The Books and Bookmen article, out at the end of September, was headlined ‘Working Class Novelist’, a rather crass label, because I had always strongly objected to any sort of categorization. The irritation was tempered however by the hope that the piece might help in making the book known, and on the whole Bill Smith had written fairly. Mention was made of a television interview, and such general interest in the air led me to suppose that even if the novel wasn’t a commercial success it could not help but be noticed. As a beginner I assumed that this was a normal atmosphere on the publication of a book, though people at W. H. Allen may have wondered at my phlegmatic attitude.

We spent Saturday night being royally entertained by Rosica at her flat, amusing her by our ‘hats off!’ clowning, and joking about the old notion of erecting barbed wire around the house to keep off biographers. On Sunday morning of 13th October, the day before publication, I walked down the square and crossed the street after breakfast to get the newspapers.
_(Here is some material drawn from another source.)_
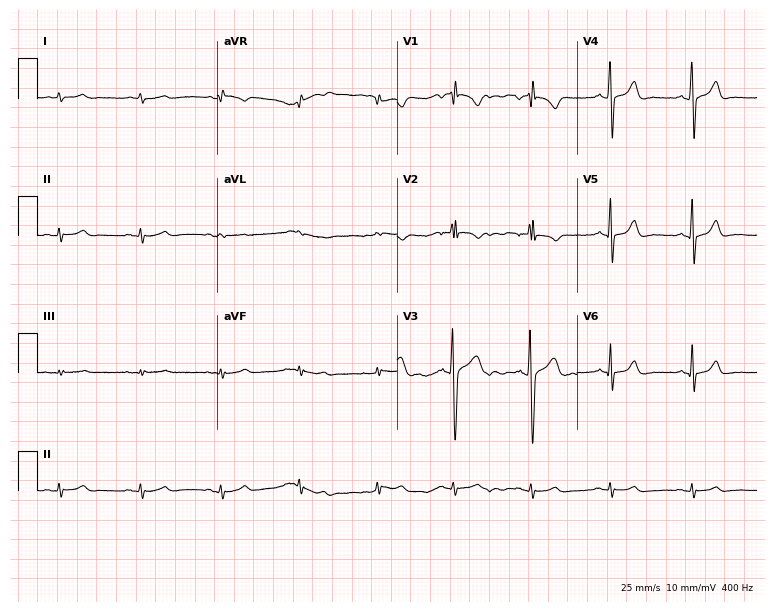
Resting 12-lead electrocardiogram. Patient: a 19-year-old male. None of these six findings is recorded: first-degree AV block, right bundle branch block, left bundle branch block, sinus bradycardia, atrial fibrillation, sinus tachycardia. Findings outside these six are not listed.
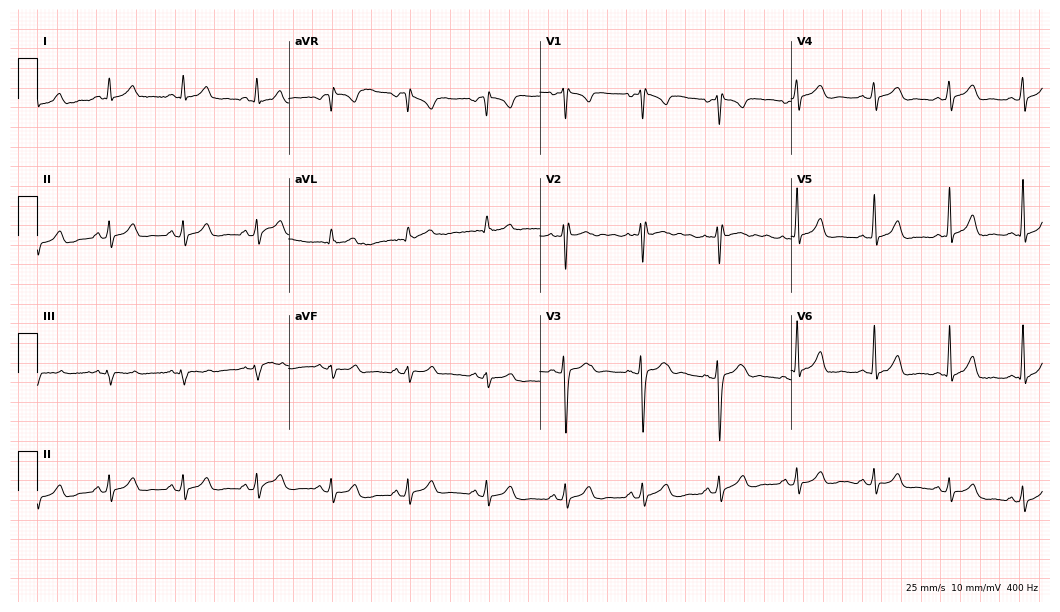
Standard 12-lead ECG recorded from a woman, 27 years old (10.2-second recording at 400 Hz). None of these six findings is recorded: first-degree AV block, right bundle branch block, left bundle branch block, sinus bradycardia, atrial fibrillation, sinus tachycardia. Findings outside these six are not listed.

As well as advertisements for the book there was a second-place review by John Wain in the Observer, and a dozen lines in the Sunday Times. While not exactly splash coverage, though it was pleasing to get what there was, more substantial notices came out in the following couple of weeks, in the Daily Telegraph, the News Chronicle, Reynolds News by Brian Glanville, and the Daily Express by Robert Pitman, not to mention the Oxford Mail and, of course, the Nottingham newspapers, as well as many others from throughout the kingdom. Often they were short, and took second or third place in the ‘posh papers’, one writer in a communist journal blathering that Arthur Seaton and such like were ‘the scum of the earth’, which infelicitous designation caused me to observe that I myself would have been the scum of the earth had such a party hack seen Arthur in any better light.
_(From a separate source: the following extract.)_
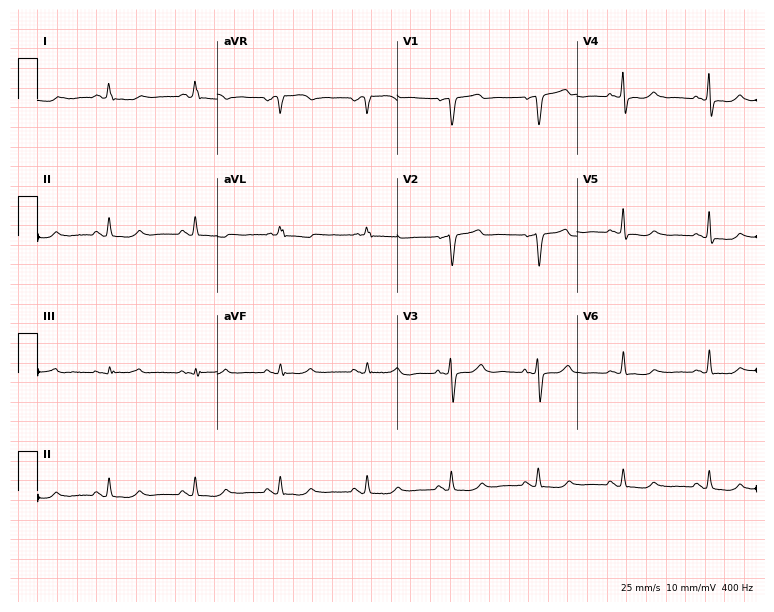
ECG (7.3-second recording at 400 Hz) — a female, 76 years old. Screened for six findings — first-degree AV block, right bundle branch block, left bundle branch block, sinus bradycardia, atrial fibrillation, sinus tachycardia — none is recorded. Other findings, if any, are not listed.

The understanding of such people had never been expected, yet Victor Hugo surely showed great wisdom when he wrote:

Are the duties of the historians of hearts and souls inferior to those of the historians of external facts? Can we believe that Dante has less to say than Machiavelli? Is the lower part of civilization, because it is deeper and more gloomy, less important than the upper? Do we know the mountain thoroughly if we do not know the caverns?

An interesting but perhaps unconsidered remark came from a reviewer in a London evening tabloid called the Star: ‘No reader is going to be deceived into thinking that Arthur Seaton is in any way typical of factory workers.’ This writer may have been as experienced in the matter as I was, perhaps more so, because my hero (or anti-hero, as some called him) had been made as untypical as possible in order to show someone different to all the rest, bearing in mind that ‘typical’ is not what I wanted Arthur Seaton to appear, as much as an individual in some way recognizable by those who worked and lived in similar conditions. Maurice Richardson’s perspicacity in the New Statesman amused me most: ‘The style is effectively clear and blunt, as if it had been written with a carpenter’s pencil on wallpaper. This is all the more of a tour de force as Mr Sillitoe is plainly highly educated.’